So too it is with economic systems. Liberal trade policies only work if the local economy is likely to be able to adapt and work with the global one. If quality used clothes, let alone new, can be sold alongside local stuff which loses both on quality and price, local industry will either adapt or go out of business. If the entire cultural makeup of the country makes it next to impossible to adapt without enormous pain being inflicted for close to a generation, then liberal trade policies, even though they normally ultimately work, won't (or perhaps one can argue that they 'ultimately' will, but that the cost in the interim is too high).

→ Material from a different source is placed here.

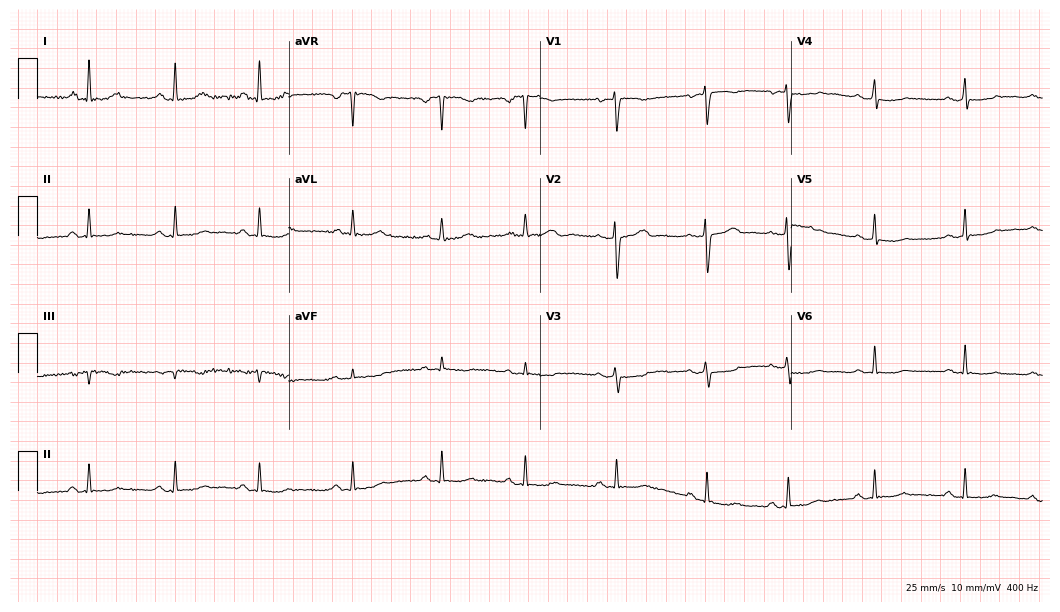
Resting 12-lead electrocardiogram (10.2-second recording at 400 Hz). Patient: a 36-year-old woman. Read as a normal ECG.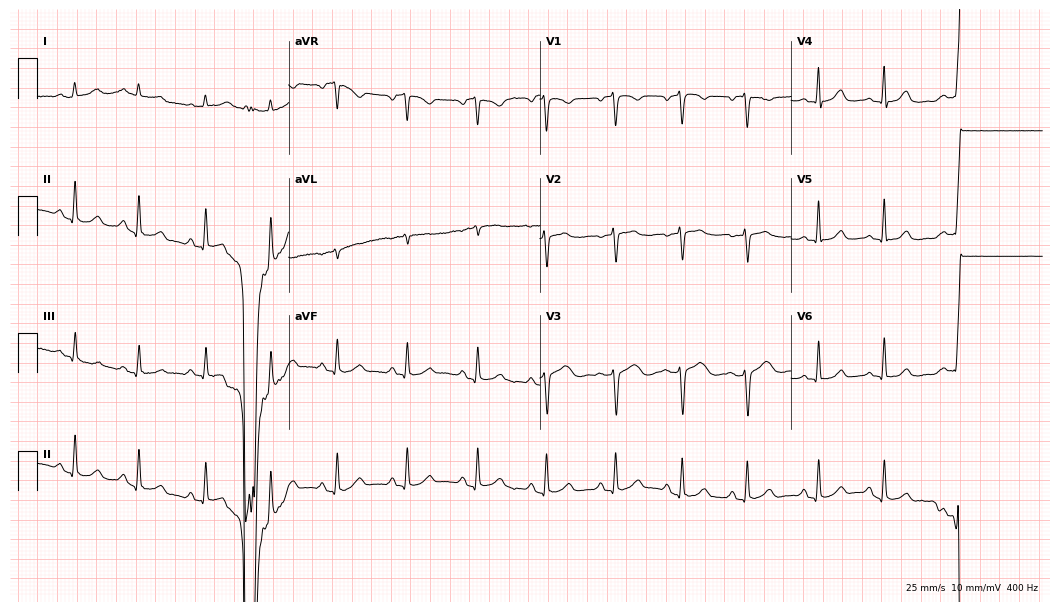
Electrocardiogram, a woman, 47 years old. Overall reading on record: normal ECG.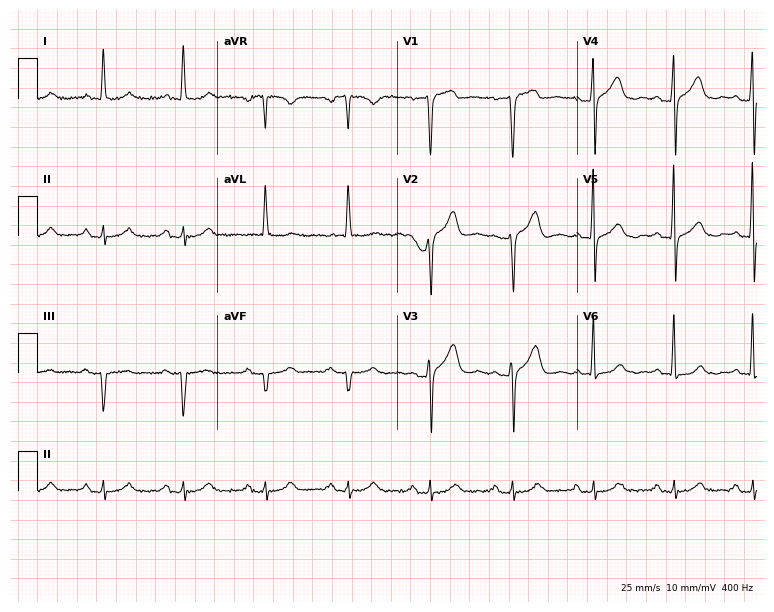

Protectionism ultimately won't work, and it's akin to painkillers and short-term medication keeping the patient alive and conscious for long enough to die from cancer as opposed to a brain aneurism, but it is what it is.

Videla to the best of my understanding (and I am no expert) simply brought in Western-style trade policies without dismantling the populist gimme culture that predated Peron and was greatly exacerbated by him on his watch. (Not to say that doing that was necessarily easy or even possible). This is the same as deposing Saddam, Assad or Gaddafi and expecting a stable democratic process to take root.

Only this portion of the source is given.